You can buy a single user license for $500, or license it for a period of time - at about $4.25 USD per day with the CAVEAT of a $100 USD minimum

Charles W. Hull August 15th, 2009 12:26 PM

Quote:

Originally Posted by Matthew Roddy (Post 1210587)
Only drawback is, of course, like any motion stabilization, you will loose a bit of resolution as you zoom in to loose the edges it creates.

Not true for Deshaker, this virtualdub plugin has the very nice feature that you can use previous and future frames to fill in the borders, so there is no zoom or resolution loss. It also does a very good job at fixing rolling shutter (the moving camera created kind); I use a rolling shutter correction from 65% to 75%.

Also, instead of virtualdub I use Video Enhancer
Video processing, enhancement and compression
which is a versitle program that runs virtualdub plugins. The advantage of Video Enhancer is that it can use Cineform for both input and output, which leads to a very easy workflow.

By using the previous and future frames to fill in the borders you lose the last part of the clip, by the number of frames used for the correction; typically 30 frames (so shoot an extra second). Also the audio needs to be moved the 30 frames, which is corrected in post.

I've used this for quite a bit of aerial work to smooth things out and the quality is amazing. I think this might even work for hand held run and gun journalism if you take care to shoot as smoothly as possible and maybe up the shutter speed a little.

Soeren Mueller August 15th, 2009 01:30 PM

> The advantage of Video Enhancer is that it can use Cineform for both input and output, which leads to a very easy workflow.

Hm why should that not be possible with the original VirtualDub?
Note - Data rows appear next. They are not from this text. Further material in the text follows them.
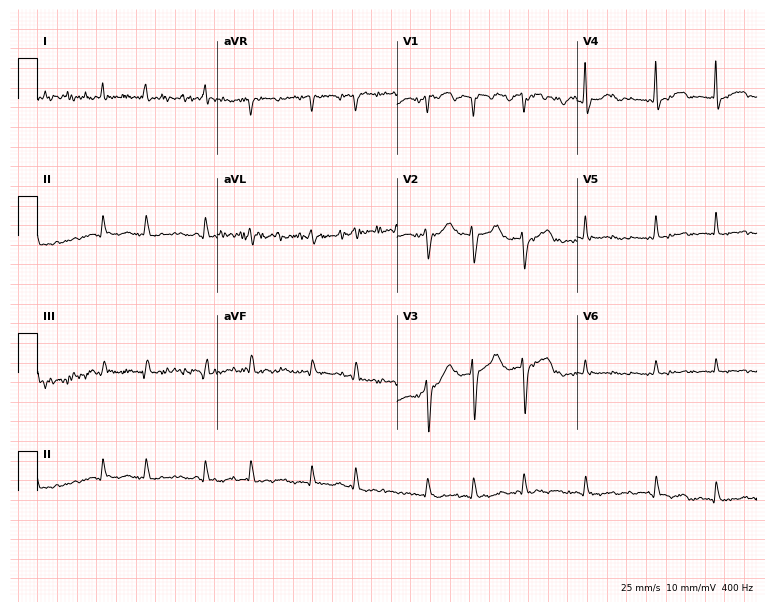
12-lead ECG from an 85-year-old female. Shows atrial fibrillation (AF).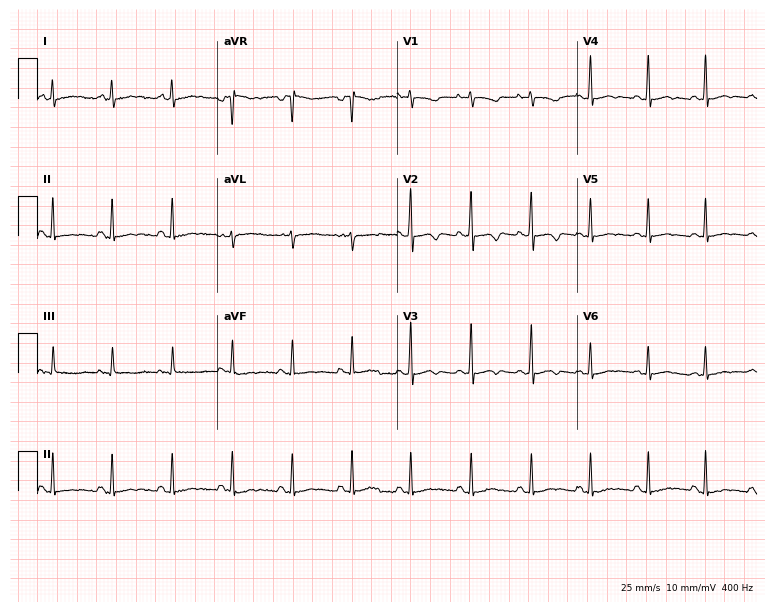
12-lead ECG (7.3-second recording at 400 Hz) from an 18-year-old female patient. Screened for six findings — first-degree AV block, right bundle branch block (RBBB), left bundle branch block (LBBB), sinus bradycardia, atrial fibrillation (AF), sinus tachycardia — none is recorded. Findings outside these six are not listed.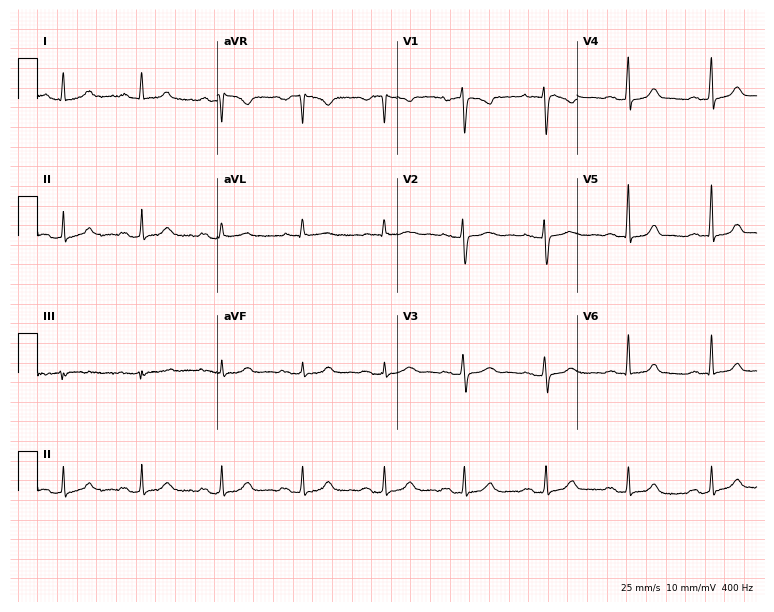
ECG (7.3-second recording at 400 Hz) — a 47-year-old female patient. Labelled as a normal ECG.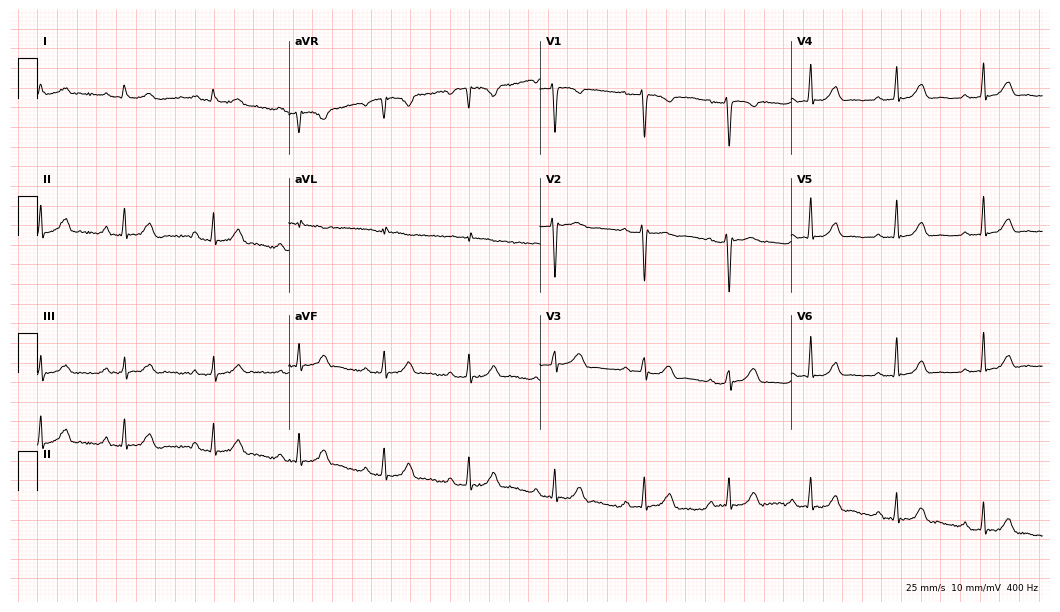
12-lead ECG from a female, 31 years old (10.2-second recording at 400 Hz). Recorded interpretation: within normal limits.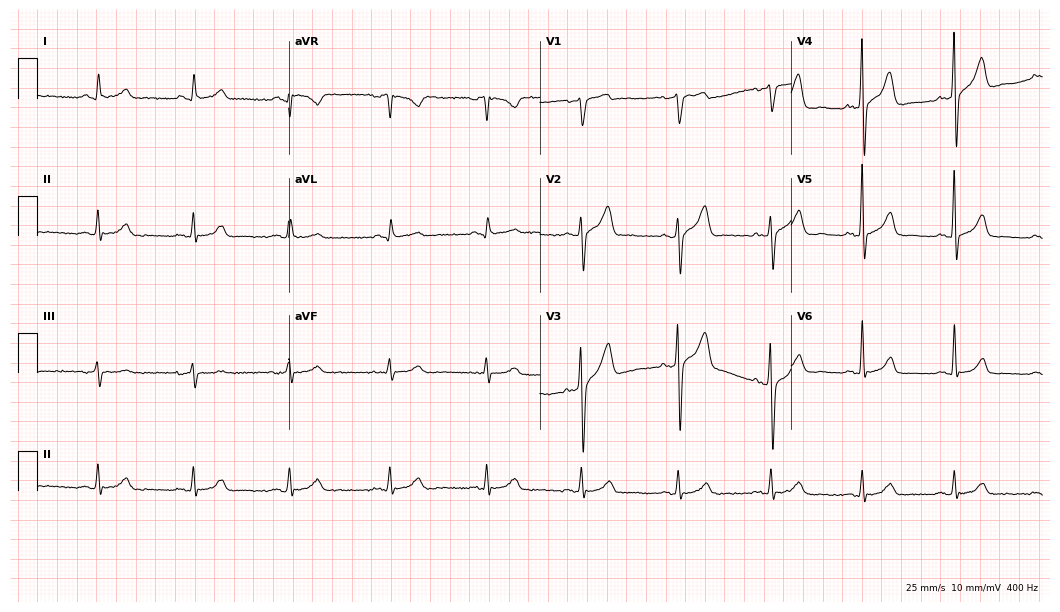
Resting 12-lead electrocardiogram. Patient: a male, 71 years old. Read as a normal ECG.

I employ this workflow (from and to Cineform AVI) all the time with VirtualDub.. no need for "Video Enhancer"..

Charles W. Hull August 15th, 2009 01:49 PM

Quote:

Originally Posted by Soeren Mueller (Post 1226503)
Hm why should that not be possible with the original VirtualDub? I employ this workflow (from and to Cineform AVI) all the time with VirtualDub.. no need for "Video Enhancer"..

Good to know - I must not have tried hard enough.